Se mi dicessero che posso scrivere un libro in cui mi sarà dato di dimostrare per vero il mio punto di vista su tutti i problemi sociali, non perderei un’ora per un’opera del genere. Ma se mi dicessero che quello che scrivo sarà letto tra vent’anni da quelli che ora sono bambini, e che essi rideranno, piangeranno e s’innamoreranno della vita sulle mie pagine, allora dedicherei a quest’opera tutte le mie forze. (L.Tolstoj, Lettere)

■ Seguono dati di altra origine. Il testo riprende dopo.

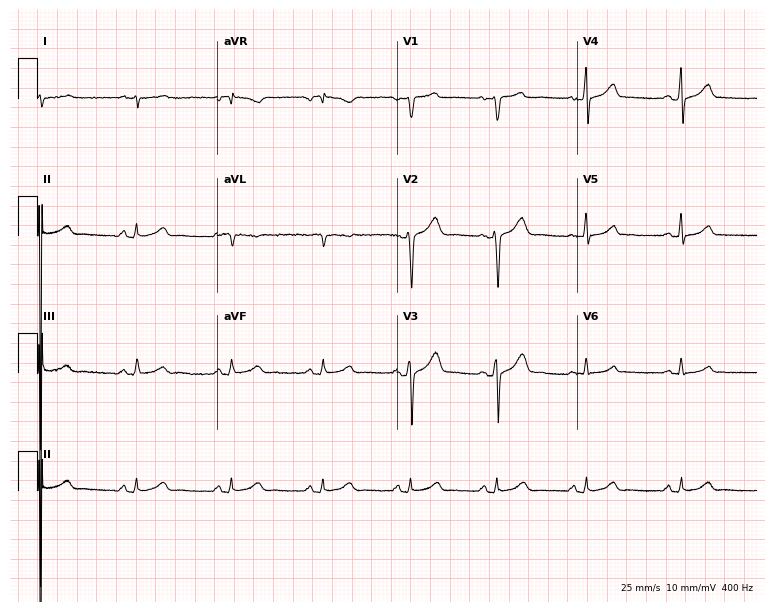
Electrocardiogram, a man, 41 years old. Of the six screened findings (first-degree AV block, right bundle branch block (RBBB), left bundle branch block (LBBB), sinus bradycardia, atrial fibrillation (AF), sinus tachycardia), none is recorded.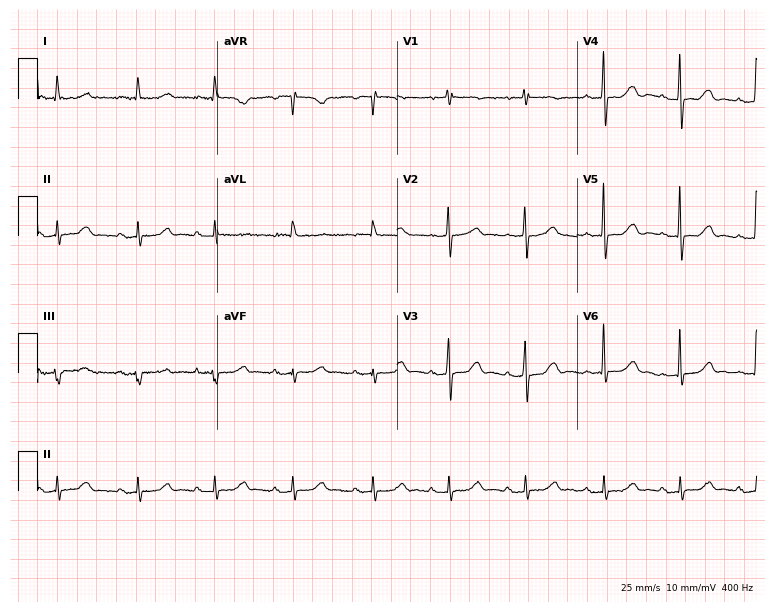
12-lead ECG from an 85-year-old female patient. Labelled as a normal ECG.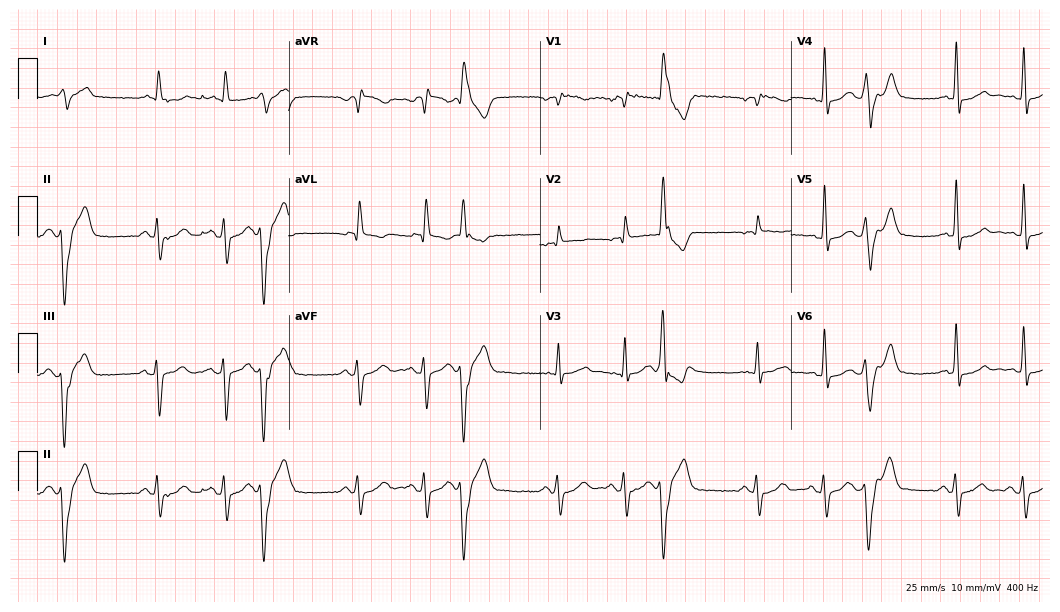
ECG (10.2-second recording at 400 Hz) — a male patient, 72 years old. Screened for six findings — first-degree AV block, right bundle branch block (RBBB), left bundle branch block (LBBB), sinus bradycardia, atrial fibrillation (AF), sinus tachycardia — none is recorded. Findings outside these six are not listed.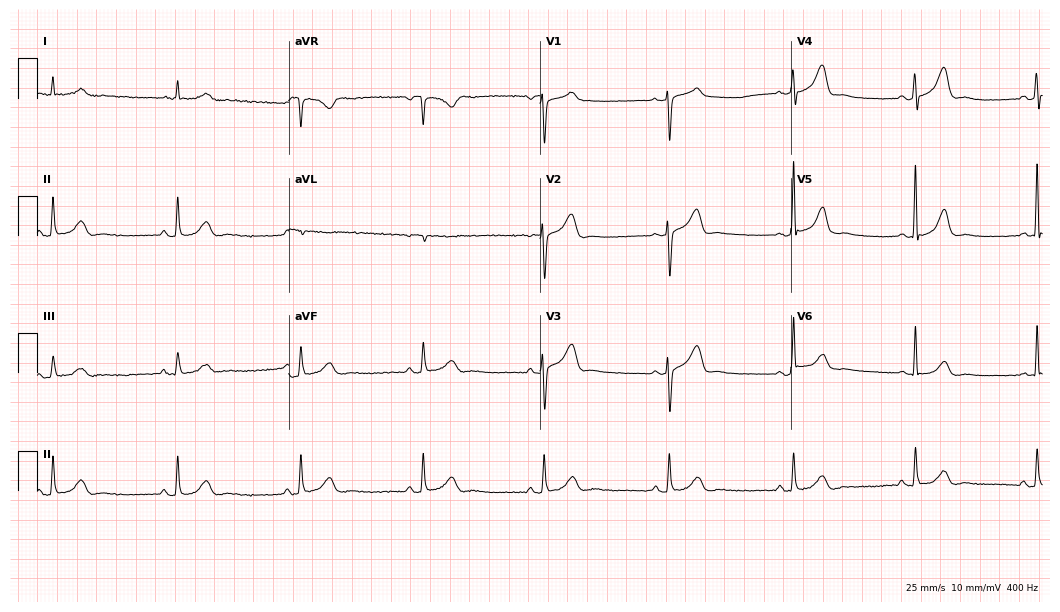
12-lead ECG (10.2-second recording at 400 Hz) from a female, 60 years old. Findings include sinus bradycardia (a sinus rate of 50 beats per minute or less).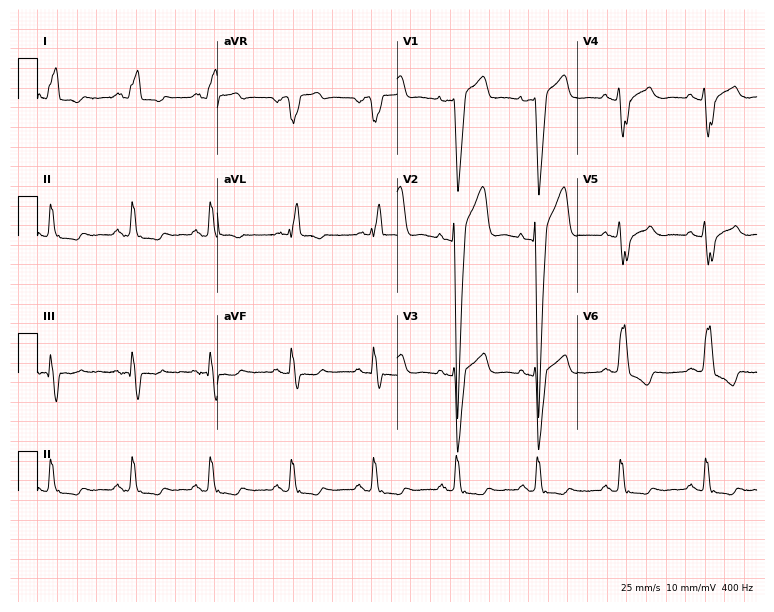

Siamo in missione per conto di Dio

E' periodo in cui si sfornano libri, Pietro Vaghi,  Javier Martinez Brocalil mio (nostro), D'Avenia che ne prepara un altro...Speriamo vengano letti! E ora è di nuovo il turno di Pippo Corigliano con il suo quarto libro. Corigliano fa alcune riflessioni dando pienezza alla frase citazione "Siamo in missione per conto di Dio"del noto film dei Blues-brothers (pellicola amatissima dall'autore)"Non è possibile parlare del lavoro senza considerarlo in rapporto con le grandi domande di senso che si agitano nel cuore dell'uomo. Le risposte a queste domande caratterizzano il nostro stile di vita e, in particolare, il nostro modo di lavorare." In un mondo in cui l'ambizione e la competitività sembrano assurgere a valori supremi, e il lavoro è spesso considerato soltanto un mezzo per arricchirsi e fare carriera, la voce di Pippo Corigliano esce prepotentemente dal coro, suggerendo una chiave di lettura tanto inconsueta quanto profonda dell'attività professionale, un aspetto fondamentale nell'esistenza di ogni uomo: la vita ordinaria come scenario di una vita santa e il lavoro quotidiano come strada verso l'unione con Dio.
Esiste dunque un legame inscindibile tra le sfere della spiritualità e dell'agire pratico, un nesso che diventa evidente anche nell'atteggiamento con cui ciascuno di noi affronta le incombenze di ogni giorno: la capacità di svolgere con impegno e allegria i compiti che ci spettano, di ascoltare gli altri, di essere attenti ai loro bisogni dipende, sostiene Corigliano ispirandosi all'insegnamento di san Josemaría Escrivá, da ciò che abbiamo nel cuore e dalla consapevolezza che, con il nostro lavoro, stiamo collaborando alla grandiosa opera di Dio. Prenderne coscienza, coltivare la propria spiritualità, corroborarla con la preghiera e far sì che traspaia da ogni gesto è il primo, indispensabile passo verso quella «santità laica» di cui il mondo lamenta sempre più la mancanza.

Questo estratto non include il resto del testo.